The Night was directed by Kourosh Ahari and stars Shahab Hosseini, Kathreen Khavari and Elester Latham.

It Never Ends

The Night Review

If you're a sucker for a solid haunted hotel story, a good foreign-language horror film, or both, then you might want to consider adding The Night to your must-see list. It's not only Kourosh Ahari's Farsi-language directorial debut but also the first American-produced film to receive an Iranian release since the 1979 revolution.

The Night is the story of an ex-pat Iranian couple who find themselves spending a seemingly endless night trapped in an otherworldly hotel. It stars Shahab Hosseini, Niousha Jafarian, Elester Latham, and George Maguire. The film also features many callbacks and homages to classic horror movies with similar themes, including The Shining.

The film opens on married couple Babak and Neda (played by Hosseini and Jafarian, respectively) at a Los Angeles dinner party they're attending with several of their friends. As the night's activities wear on and the couple interacts with one another, it quickly becomes crystal clear that their marriage is anything but perfect.

Eventually, the evening draws to a close. Babak and Neda gather their one-year-old daughter and prepare to drive home. However, getting home naturally isn't going to be quite that simple. Not only does Babak have a toothache, but he's also quite drunk. When the couple's GPS also mysteriously isn't working correctly, they decide to spend the night at a nearby hotel and continue their journey in the morning.

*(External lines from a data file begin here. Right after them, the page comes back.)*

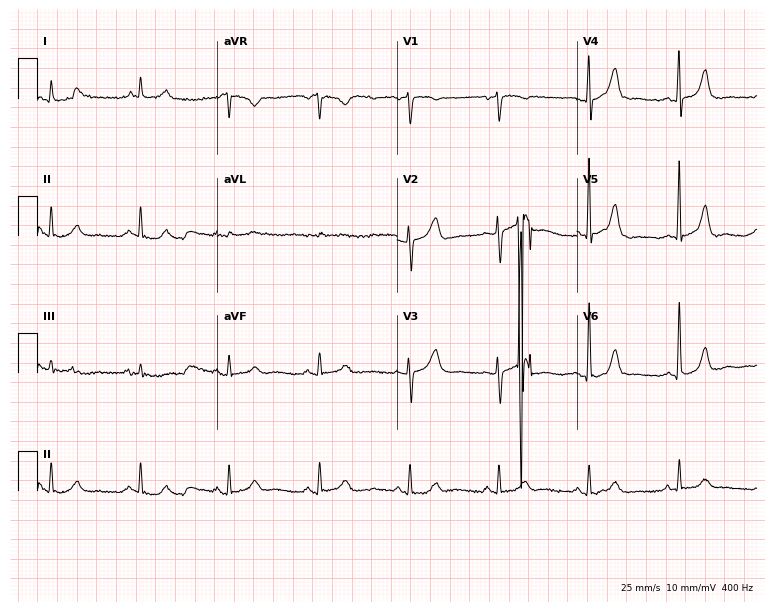
12-lead ECG from a man, 68 years old. No first-degree AV block, right bundle branch block (RBBB), left bundle branch block (LBBB), sinus bradycardia, atrial fibrillation (AF) or sinus tachycardia recorded for this tracing. Only these six findings were labelled.
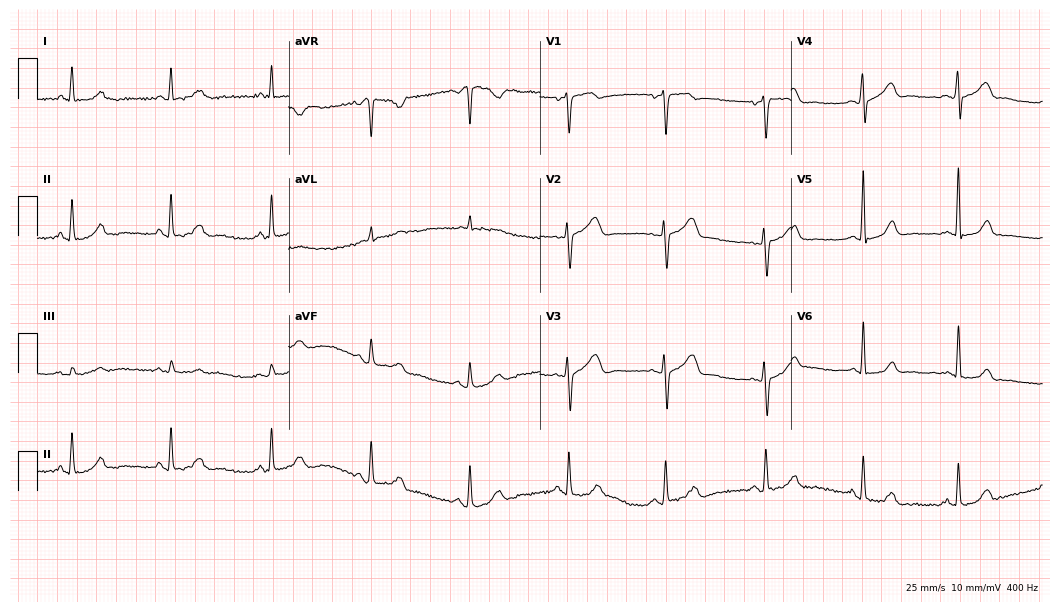
Electrocardiogram (10.2-second recording at 400 Hz), a female, 63 years old. Overall reading on record: normal ECG.
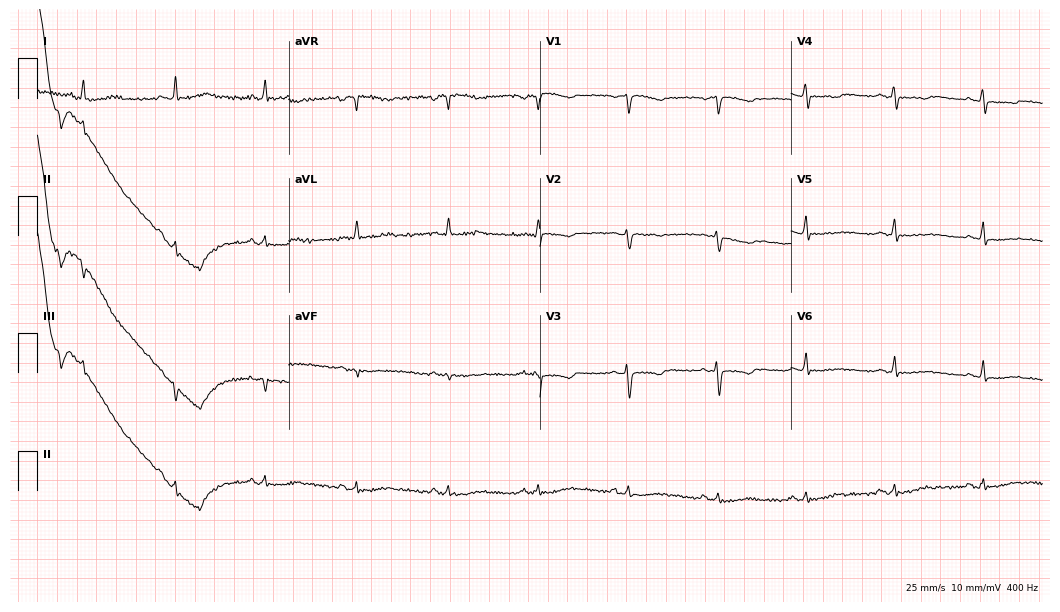
Resting 12-lead electrocardiogram. Patient: a 62-year-old female. None of these six findings is recorded: first-degree AV block, right bundle branch block, left bundle branch block, sinus bradycardia, atrial fibrillation, sinus tachycardia.
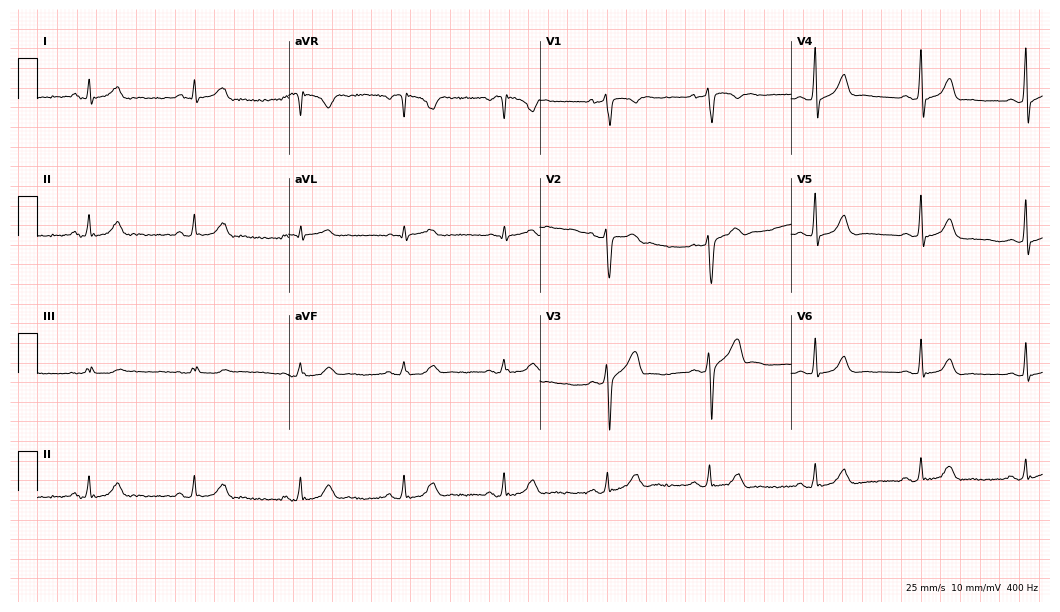
Resting 12-lead electrocardiogram (10.2-second recording at 400 Hz). Patient: a 51-year-old male. Read as a normal ECG.
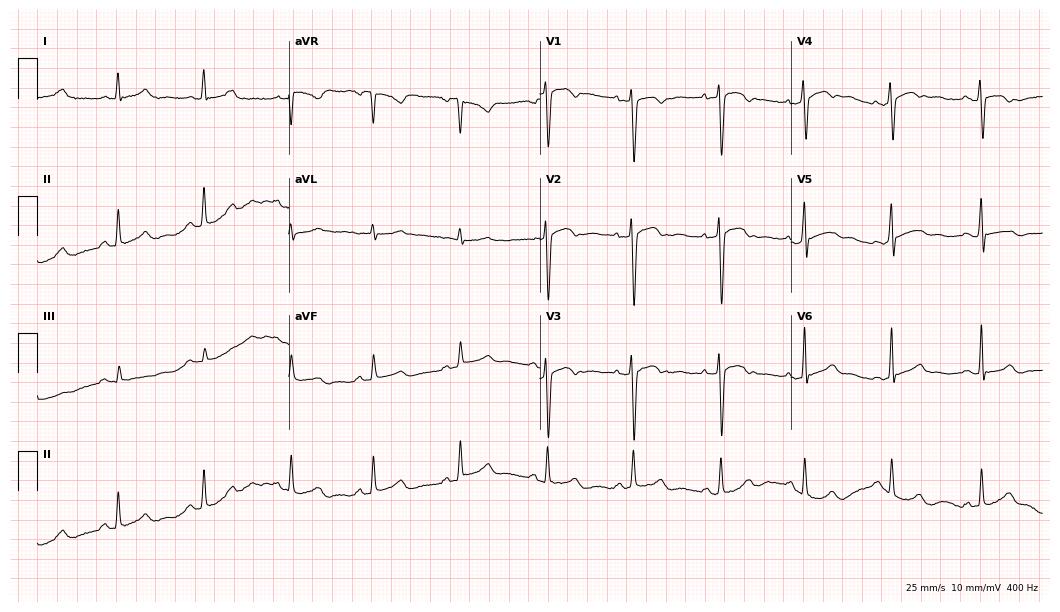
Standard 12-lead ECG recorded from a 30-year-old female patient. None of these six findings is recorded: first-degree AV block, right bundle branch block, left bundle branch block, sinus bradycardia, atrial fibrillation, sinus tachycardia. Other findings, if any, are not listed.
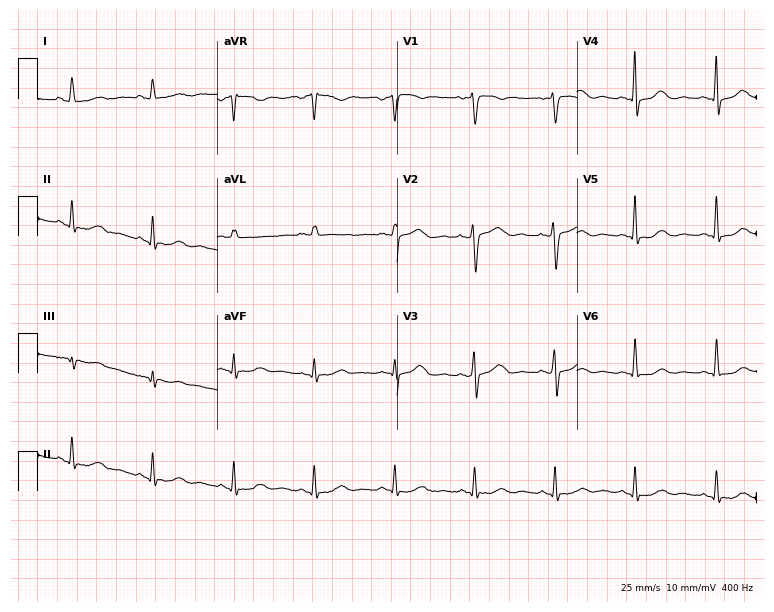
Standard 12-lead ECG recorded from a female patient, 54 years old (7.3-second recording at 400 Hz). None of these six findings is recorded: first-degree AV block, right bundle branch block (RBBB), left bundle branch block (LBBB), sinus bradycardia, atrial fibrillation (AF), sinus tachycardia. Only these six findings were labelled.

Of course, the Hotel Normandie turns out to be anything but ordinary, which becomes apparent from the moment the family steps onto the premises. For instance, they pass a strange, babbling homeless man (Latham) on their way into the hotel. They're also greeted by an ominous desk clerk (Maguire) once inside. Things don't get much better once they've checked in, either.

There are plenty of things going bump in the night here, and it eventually turns out that the hotel has a twisted past. Some strange, supernatural force also appears to be bringing to light the many secrets both Babak and Neda have kept hidden throughout their troubled marriage.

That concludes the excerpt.